#### [WORK INSTRUCTION]
Lines with the word "organism": copy all of them from the entries below.

#### [RECORDS FOR THIS TASK]

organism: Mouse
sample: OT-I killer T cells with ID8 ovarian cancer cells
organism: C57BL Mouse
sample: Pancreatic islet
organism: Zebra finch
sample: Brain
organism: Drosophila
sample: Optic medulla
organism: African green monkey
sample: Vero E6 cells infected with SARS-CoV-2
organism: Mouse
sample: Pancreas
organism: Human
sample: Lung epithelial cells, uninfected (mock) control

...

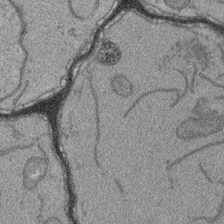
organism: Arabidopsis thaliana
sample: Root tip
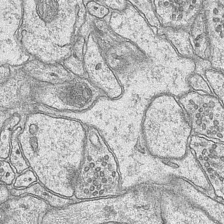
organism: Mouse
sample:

#### [OUTPUT OF THE TASK]
organism: Mouse
organism: C57BL Mouse
organism: Zebra finch
organism: Drosophila
organism: African green monkey
organism: Mouse
organism: Human
organism: Arabidopsis thaliana
organism: Mouse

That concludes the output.